One-Dimensional Ampere

We continue with our discussion of Ampere's force, and consider the special case where the current elements are all pairwise parallel and colinear. In otherwords we assume the current elements belong the a line $\ell$ in $\bf{R}^3$. For simplicity we consider the current elements belonging to the $z$-axis.

The state of a current element on the $z$-axis is then represented by a real-valued function $v(x)$ representing the velocity of the current element. Likewise we interpret $|v(x)|$ as the intensity of the current element.

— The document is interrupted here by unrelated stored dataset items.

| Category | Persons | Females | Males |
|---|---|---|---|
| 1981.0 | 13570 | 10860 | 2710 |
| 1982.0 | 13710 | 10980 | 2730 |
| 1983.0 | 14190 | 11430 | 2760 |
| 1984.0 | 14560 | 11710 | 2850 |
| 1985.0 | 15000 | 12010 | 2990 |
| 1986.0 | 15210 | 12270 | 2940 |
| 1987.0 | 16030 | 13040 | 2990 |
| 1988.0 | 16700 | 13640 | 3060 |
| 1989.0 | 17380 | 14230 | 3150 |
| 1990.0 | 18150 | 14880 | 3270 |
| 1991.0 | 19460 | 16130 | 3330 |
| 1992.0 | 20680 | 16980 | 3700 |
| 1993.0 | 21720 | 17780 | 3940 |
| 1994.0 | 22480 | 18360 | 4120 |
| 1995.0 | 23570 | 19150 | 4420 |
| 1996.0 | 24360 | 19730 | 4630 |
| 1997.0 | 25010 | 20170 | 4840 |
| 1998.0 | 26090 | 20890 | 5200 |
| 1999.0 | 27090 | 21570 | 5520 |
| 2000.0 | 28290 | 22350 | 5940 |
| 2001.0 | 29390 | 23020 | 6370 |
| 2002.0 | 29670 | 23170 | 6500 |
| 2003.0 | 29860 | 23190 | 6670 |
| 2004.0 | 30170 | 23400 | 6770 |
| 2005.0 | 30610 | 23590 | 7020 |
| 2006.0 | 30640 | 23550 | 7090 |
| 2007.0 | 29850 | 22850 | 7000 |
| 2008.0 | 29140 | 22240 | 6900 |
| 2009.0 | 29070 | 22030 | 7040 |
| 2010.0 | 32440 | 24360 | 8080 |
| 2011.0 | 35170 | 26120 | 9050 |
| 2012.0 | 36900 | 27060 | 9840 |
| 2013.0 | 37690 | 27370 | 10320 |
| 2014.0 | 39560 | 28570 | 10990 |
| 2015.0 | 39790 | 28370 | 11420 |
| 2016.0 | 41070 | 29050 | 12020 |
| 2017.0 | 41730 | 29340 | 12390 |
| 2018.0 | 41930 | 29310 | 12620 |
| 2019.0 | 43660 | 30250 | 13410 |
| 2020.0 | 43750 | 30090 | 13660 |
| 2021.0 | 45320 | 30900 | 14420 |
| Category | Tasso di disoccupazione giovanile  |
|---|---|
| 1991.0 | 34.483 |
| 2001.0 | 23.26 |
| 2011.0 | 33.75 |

Ampere's force law in the one-dimensional case then becomes:

$$F_{y ~\text{on}~x} =|v(x)|~|v(y)|~v(x)~v(y) ~\nabla_1 (\frac{1}{r}) . $$

If we integrate the force $F$ over the entire line we obtain $$F_{\text{current on}~ x} = |v(x)|~ v(x) ~[ \nabla_1 \cdot \int dy~ \frac{|v(y)| v(y)}{x-y} ]. $$

The hypothesis of the force being balanced on the line is equivalent to the vanishing $$\nabla_1 ~ \int dy \frac{|v(y)|~ v(y)}{x-y}=\frac{d}{dx} ~\int dy \frac{|v(y)|~ v(y)}{x-y}=0 .$$ Equivalently, the force is balanced if the integral $$H(v)(x)=h(x):=\int_{-\infty}^{+\infty} dy~\frac{|v(y)|~ v(y)}{x-y} $$ is a constant function of $x$ wherever $v(x) \neq 0$.

N.B. The integral defining $H(v)$ is taken over the entire real line. We observe that there is no absolute value sign on the denominator $x-y$. This is to include the direction of $\hat{r}$ in the original Ampere law.

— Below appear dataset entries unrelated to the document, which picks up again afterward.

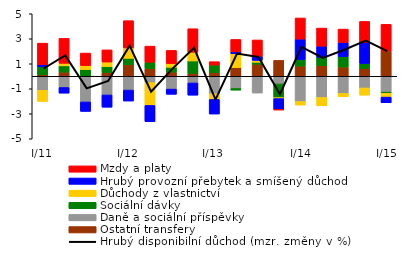
| Category | Ostatní transfery | Daně a sociální příspěvky | Sociální dávky  | Důchody z vlastnictví | Hrubý provozní přebytek a smíšený důchod | Mzdy a platy |
|---|---|---|---|---|---|---|
| I/11 | 0.12 | -1.127 | 0.636 | -0.884 | 0.18 | 1.716 |
| II | 0.333 | -0.898 | 0.5 | 0.207 | -0.451 | 1.991 |
| III | 0.028 | -2.052 | 0.509 | 0.319 | -0.758 | 1.002 |
| IV | 0.299 | -1.493 | 0.476 | 0.367 | -0.981 | 0.972 |
| I/12 | 0.917 | -1.102 | 0.519 | 0.831 | -0.878 | 2.18 |
| II | 0.612 | -0.51 | 0.51 | -1.821 | -1.297 | 1.291 |
| III | 0.335 | -1.025 | 0.386 | 0.3 | -0.415 | 1.049 |
| IV | 0.233 | -0.534 | 0.994 | 0.698 | -0.977 | 1.879 |
| I/13 | 0.279 | -1.401 | 0.618 | -0.454 | -1.165 | 0.271 |
| II | 0.7 | -0.979 | -0.129 | 1.101 | 0.152 | 0.994 |
| III | 0.967 | -1.339 | 0.154 | 0.152 | 0.335 | 1.298 |
|  IV | 1.272 | -0.614 | -1.095 | -0.075 | -0.882 | -0.023 |
|  I/14 | 0.813 | -2.023 | 0.529 | -0.279 | 1.637 | 1.685 |
| II | 0.853 | -1.693 | 0.659 | -0.671 | 0.896 | 1.45 |
| III | 0.739 | -1.371 | 0.839 | -0.266 | 1.128 | 1.07 |
| IV | 0.626 | -0.934 | 0.401 | -0.574 | 1.695 | 1.666 |
|  I/15 | 2.022 | -1.27 | -0.09 | -0.305 | -0.453 | 2.133 |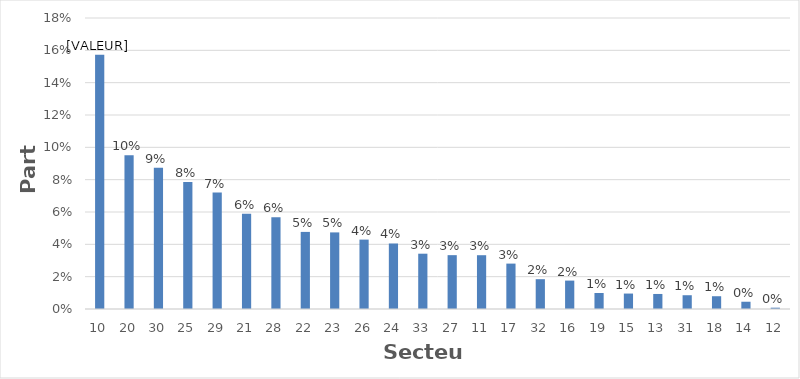
| Category | Series 0 |
|---|---|
| 10.0 | 0.157 |
| 20.0 | 0.095 |
| 30.0 | 0.087 |
| 25.0 | 0.079 |
| 29.0 | 0.072 |
| 21.0 | 0.059 |
| 28.0 | 0.057 |
| 22.0 | 0.048 |
| 23.0 | 0.047 |
| 26.0 | 0.043 |
| 24.0 | 0.041 |
| 33.0 | 0.034 |
| 27.0 | 0.033 |
| 11.0 | 0.033 |
| 17.0 | 0.028 |
| 32.0 | 0.018 |
| 16.0 | 0.018 |
| 19.0 | 0.01 |
| 15.0 | 0.01 |
| 13.0 | 0.009 |
| 31.0 | 0.009 |
| 18.0 | 0.008 |
| 14.0 | 0.004 |
| 12.0 | 0.001 |

Our definition of $H$ is Hilbert's singular integral transform for real-valued functions. Strictly speaking, the singular integral does not always integrate to a finite number. In the literature, the integral is frequently replaced with a Cauchy principal value. This is related to the function $\frac{1}{y}$ being not absolutely integrable on the real line. However there is sufficient cancellation in the integral to obtain a well-defined principal value.

If the current $v$ is everywhere constant, then symmetry shows the integral $H(v)$ is identically zero, and therefore the total force $F$ of the current is everywhere zero. Therefore we find $v=constant$ is a solution to the balance equation.

N.B. Most discussion of the Hilbert transform is restricted to square-integrable functions on the line $L^2(\bf{R})$. On $L^2$ one finds the Hilbert transform defines a unitary operator and is an anti-involution, satisfying $H\circ H=-Id$. However the only $L^2$ constant function is the zero function.

Question: Are there any time-independant solutions to the balance equation, i.e. does there exist nonconstant $v\in L^\infty(\bf{R})$ with $H(v)$ constant?

Question: Can we find time-dependant solutions to the balance equation? I.e. find functions $v_t \in L^\infty$ such that $H(v_t)$ is constant for all time $t$.

Remark. The Hilbert transform (modulo homothety) is the only singular operator in one-dimensions which commutes with the affine translation and affine dilatation. This corresponds to the Ampere force commuting with the affine change of variables $x\mapsto ax+b$. Since Ampere's force is relational, it seems proper that the corresponding Hilbert transform also possess these same properties.

Remark. It appears that the only Borel-Radon measures $\mu$ on the real line $\bf{R}$ which have a constant Hilbert transform $H(\mu)=c$ are the uniform measures $\mu=const.dy$. If this remains true, then we identify the kernel of $H\circ H$ with the uniform measures on $\bf{R}$.